Вы сами занимаетесь и режиссурой и монтажом, отсматриваете номера, перегоняете видео, работаете с архивами. Вместе с тем, молодые специалисты все чаще предпочитают уходить от такого универсализма, стремясь стать профессионалами в какой-то отдельно взятой узкой области. Как вы относитесь к подобной тенденции? Какой подход, на Ваш взгляд, предпочтительнее для молодого работника телевидения?
— Сейчас молодые часто стремятся к результату раньше времени, потому становятся узкими специалистами, чтобы успеть заработать здесь и сейчас. Всем хочется сразу же добиться признания, затратив на это как можно меньше сил. Если узкая специализация востребована в таком узком виде и тебе именно это интересно, и есть перспектива, что спрос именно на твою специализацию будет долгие годы – тогда возможно и есть смысл останавливаться на узком профиле. Но такие совпадения ведь бывают совсем не часто. Это не значит, что надо разбрасываться. Меня часто спрашивают – как Вы не устаете, занимаясь таким количеством разных дел одновременно? А не устаю я именно потому, что деятельность очень разнообразна.  При этом все мои дела проходят в одном русле, подчинены одному делу, которому я посвятил всю жизнь. Это и исполнительская работа, и режиссерская (я по образованию режиссер), и писательство, и даже мое библиофильство. Я подхожу к профессии всесторонне и считаю, что такой путь может дать больше. Но тут уж каждому свое.

В интернете немало сайтов, где можно найти свежие анекдоты, шутки, истории. Пользуетесь в работе этим материалом?
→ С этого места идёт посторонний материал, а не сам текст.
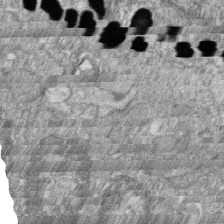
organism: Zebrafish
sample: Cilia; retinal pigment epithelium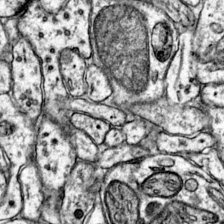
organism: Mouse
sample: Primary visual cortex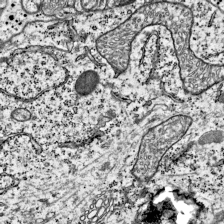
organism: Mouse
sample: Visual Cortex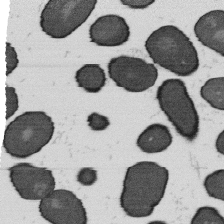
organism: B. subtilis
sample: Bacterial spore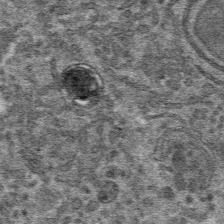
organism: Mouse
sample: Mouse hepatocytes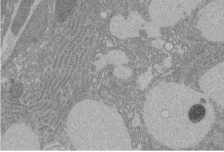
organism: Rat
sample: Salivary granule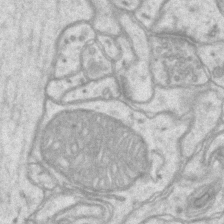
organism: Mouse
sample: CA1 Hippocampus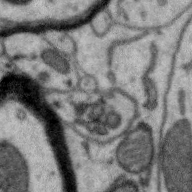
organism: Zebra finch
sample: Brain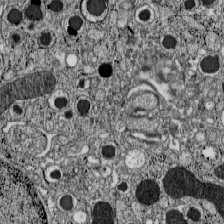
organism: C57BL Mouse
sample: Pancreatic islet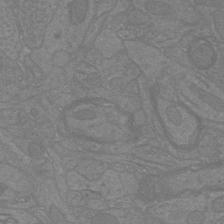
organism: Mouse
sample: Cortical neurons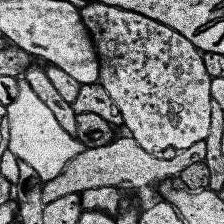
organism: Human
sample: Temporal Lobe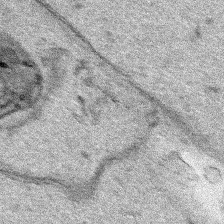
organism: Human
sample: Mitochondria in HCT116 cells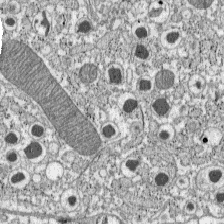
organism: C57BL Mouse
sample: Pancreatic islet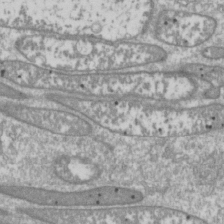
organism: Drosophila
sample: Cell division; meiosis; drosophila spermatocytes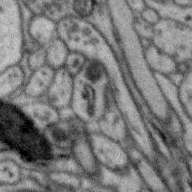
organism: Zebra finch
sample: Brain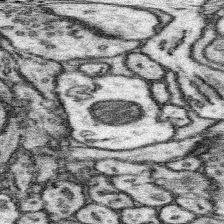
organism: Mouse
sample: Somatosensory cortex neuropil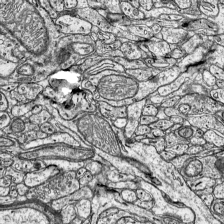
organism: Mouse
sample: Visual Cortex

— Еще до появления интернета у нас в театре были «корреспонденты смешного» – люди, присылавшие интересные, веселые, необычные истории со всего русскоязычного мира.  Они уже приблизительно знают,  что может быть мне интересно, а что нет. Рыскать просто по интернету в поисках смешного – это все равно, что искать иголку в стоге сена. Опираясь только на интернет, вы не  сможете составить картину современного состояния юмора. Там много похабного, грубого. А кроме того, там очень много искажений: беспардонно меняются авторы под афоризмами, мне больно не только за автора, но и за культуру. Постоянно идет совершенно неконтролируемое нарушение авторских прав. Например, человек побывал у меня на концерте, запомнил из ста шуток десять, пришел домой и поместил их в интернете, не упомянув ни автора, ни исполнителя. Попадая таким образом в интернет, шутка становится ничейной. Ее может взять себе любой исполнитель, присвоить любой автор. Это создает массу неудобств. В интернете не знают этики, авторства, и многих других норм общения и морали. Это очень грустно.
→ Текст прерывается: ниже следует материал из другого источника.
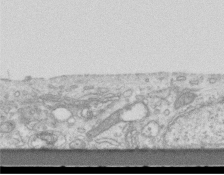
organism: Mouse
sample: Centriole in ependymal cells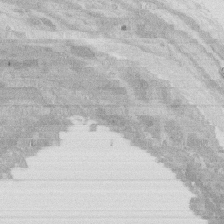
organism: Rat
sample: Salivary granule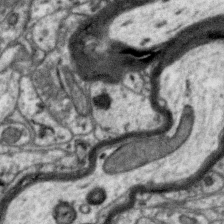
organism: Zebra finch
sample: Brain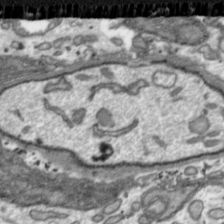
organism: Toxoplasma gondii
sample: Parasites in a vacuole inside a host cell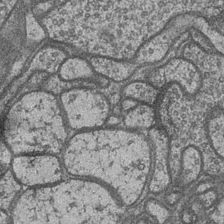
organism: Drosophila
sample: Optic medulla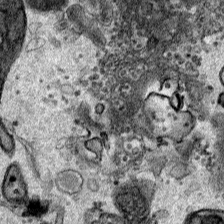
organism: Human
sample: Mitochondria in HCT116 cells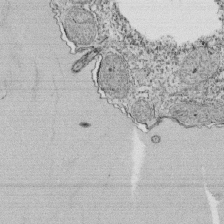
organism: Tetrahymena
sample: Cilia in tetrahymena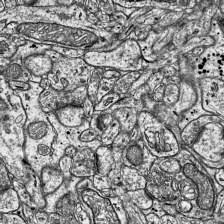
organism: Mouse
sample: Visual Cortex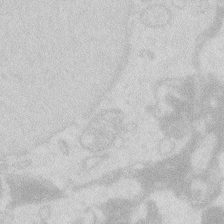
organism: Zebrafish
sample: Macrophage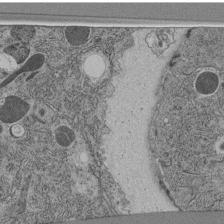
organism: C. elegans
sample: C. elegans pharynx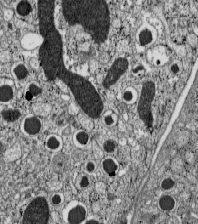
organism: C57BL Mouse
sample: Pancreatic islet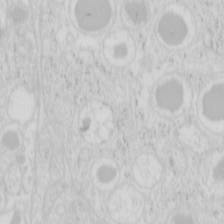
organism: Mouse
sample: Pancreas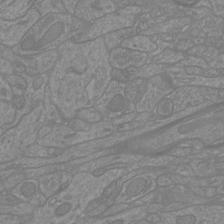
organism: Mouse
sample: Cortical neurons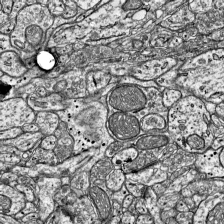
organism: Mouse
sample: Visual Cortex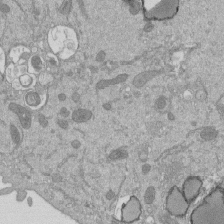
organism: Mouse
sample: ED-1 cell nuclei; centrioles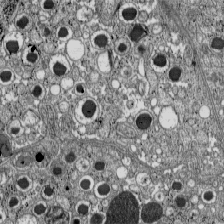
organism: C57BL Mouse
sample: Pancreatic islet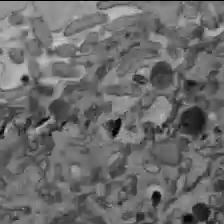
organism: C57BL Mouse
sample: Liver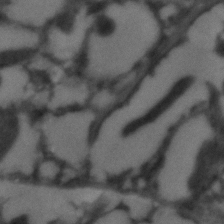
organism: C. elegans
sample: C. elegans embryo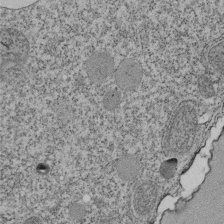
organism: Tetrahymena
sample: Cilia in tetrahymena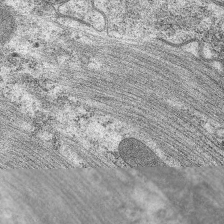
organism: C. elegans
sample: Pharynx

Действительно, проблема приписывания себе чужих слов, приписывания Вам чужих слов стоит достаточно  остро. Я имею в виду не только нарушение авторских прав, но и статьи в желтой прессе. Юморист может и должен относиться к таким вещам с юмором или необходимо как-то бороться?
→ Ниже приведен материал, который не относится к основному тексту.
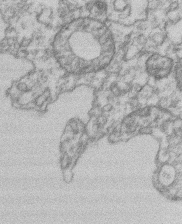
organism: Mouse
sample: T cell stromal cell synapse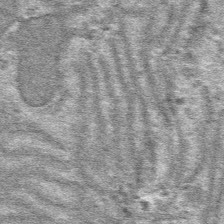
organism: Mouse
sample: Mouse hepatocytes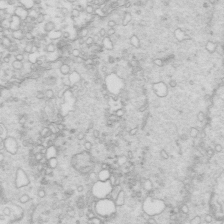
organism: Mouse
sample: Multiciliated cells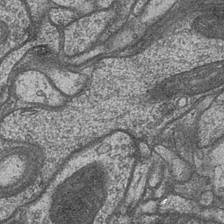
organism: Drosophila
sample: Optic medulla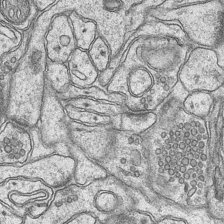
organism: Mouse
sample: CA1 Hippocampus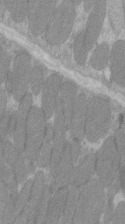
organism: C57BL Mouse
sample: Tibialis anterior muscle cell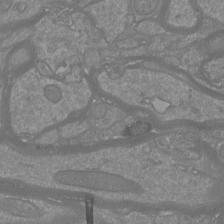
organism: Mouse
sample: Cortical neurons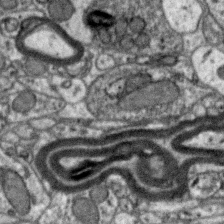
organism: Zebra finch
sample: Brain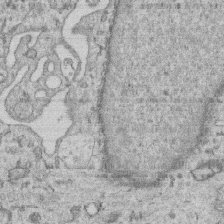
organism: Human
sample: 1205lu cells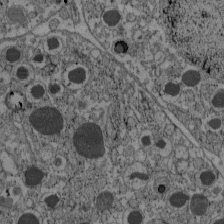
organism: C57BL Mouse
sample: Pancreatic islet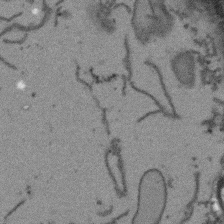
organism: Arabidopsis thaliana
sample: Root tip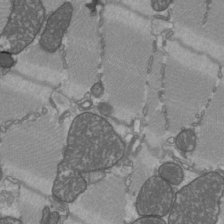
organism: C57BL Mouse
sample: Heart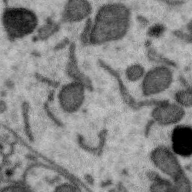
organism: Zebra finch
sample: Brain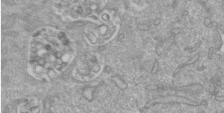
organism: Mouse
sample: ED-1 cell nuclei; centrioles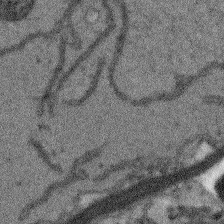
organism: Arabidopsis thaliana
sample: Root tip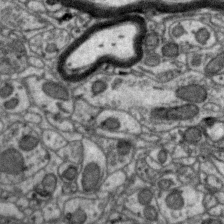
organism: Zebra finch
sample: Brain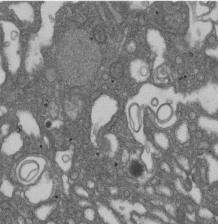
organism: Drosophila
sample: Nephrocyte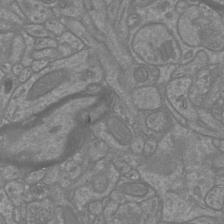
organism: Mouse
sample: Cortical neurons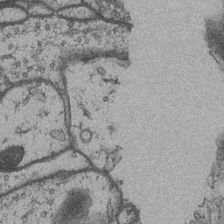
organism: Drosophila
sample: Optic medulla

— Сильный человек будет относиться к этому с юмором, а слабый будет занудствовать. Практика воровства шуток существовала еще в советское время, до появления интернета. Конечно, не главные мэтры жанра, но второсортные артисты второго-третьего эшелона не пренебрегали присвоением шуток и даже целых номеров. Мой репертуар на протяжении нескольких десятков лет исполнялся доброй половиной артистов советской эстрады! Я относился к этому снисходительно. А как еще? Это все равно, что плохая погода. Можно переживать, а можно раскрыть зонт и идти вперед. Мои сильные авторы, такие как Аркадий Хайт, Михаил Задорнов говорили, мол, ничего, еще что-нибудь придумаем. И придумывали. И многие наши шутки, словечки, присказки уходили в народ.

Беседовала Виктория Мерзлякова
Журнал «Телецентр» №6 (31) июль-август 2008 г.